_MATERIAL FOR THIS EXERCISE_
╭──
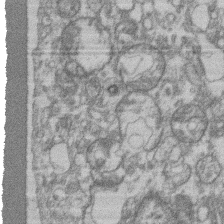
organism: Mouse
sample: T cell stromal cell synapse
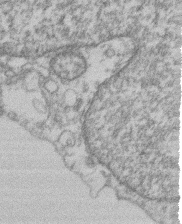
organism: Mouse
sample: T cell stromal cell synapse
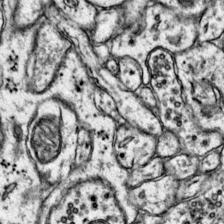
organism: Mouse
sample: Primary visual cortex
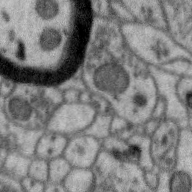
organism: Zebra finch
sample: Brain
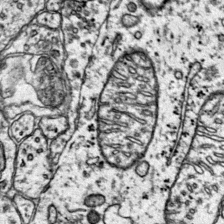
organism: Mouse
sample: Primary visual cortex
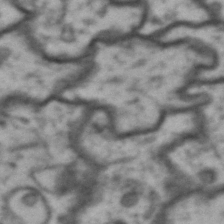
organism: Drosophila
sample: Brain
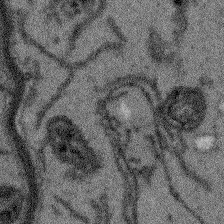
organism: Arabidopsis thaliana
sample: Root tip
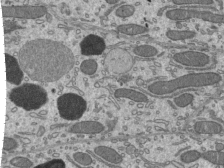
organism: Mouse
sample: Mouse epididymis efferent ductule cilia
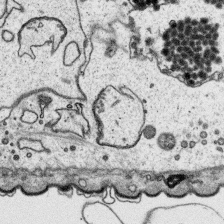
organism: Platynereis dumerilii
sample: Parapodia
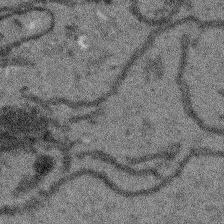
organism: Arabidopsis thaliana
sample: Root tip
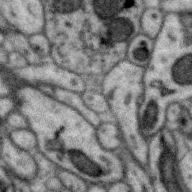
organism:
╰──
_ASSIGNED TASK_
None of the pictures should be copied, but every record above must be restated in full.

_RESULT OF THE EXERCISE_
organism: Mouse
sample: T cell stromal cell synapse
organism: Mouse
sample: T cell stromal cell synapse
organism: Mouse
sample: Primary visual cortex
organism: Zebra finch
sample: Brain
organism: Mouse
sample: Primary visual cortex
organism: Drosophila
sample: Brain
organism: Arabidopsis thaliana
sample: Root tip
organism: Mouse
sample: Mouse epididymis efferent ductule cilia
organism: Platynereis dumerilii
sample: Parapodia
organism: Arabidopsis thaliana
sample: Root tip
organism:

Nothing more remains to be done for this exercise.